Sadly, as the credits rolled on a momentous and exhausting night of pro wrestling, it became clear that last year’s dual triumph was an aberration: WWE failed, as it often does, to promote a truly excellent Royal Rumble match.
The narrative continues to intensify, though it hasn’t quite engulfed the nostalgic magic inherent to the spectacle. Slowly, the so-called most fun match of the year feels more and more like a subjective nightmare pulled apart by a fanbase both fractured and emboldened. The Royal Rumble supposedly unites us. It didn’t on Sunday, and if we’re being honest, it hasn’t for some number of years.
It was thought that WWE’s antagonistic insistence on defying the fans’ clear, vocal choice of victor was the issue. That wasn’t true on Sunday: both Seth Rollins and Becky Lynch, the default and unanimous choices, pointed to a version of the WrestleMania sign having emerged victorious from their respective matches—both of which received wildly conflicting critical receptions.

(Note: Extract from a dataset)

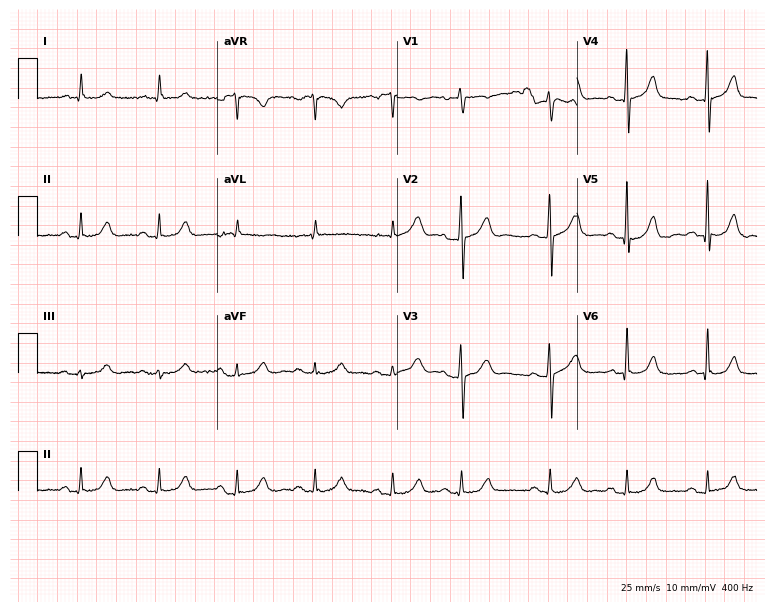
Electrocardiogram, a woman, 85 years old. Of the six screened findings (first-degree AV block, right bundle branch block, left bundle branch block, sinus bradycardia, atrial fibrillation, sinus tachycardia), none is recorded.

The winners did not elevate the matches, for the Royal Rumble has been weighed down for too long by its ultra-gimmicked, goofy, counterproductive approach.
Consider the surprise entrant trope that remains a fixture. To reconcile the idea of Jeff Jarrett, The Hurricane, the Boogeyman, or Michael Cole entering the match, we are to presume that the invitation extends to every performer or personality associated with WWE, past and present—and isn’t it some coincidence that one or three of those performers is a relic, and the remaining field are full-time talents?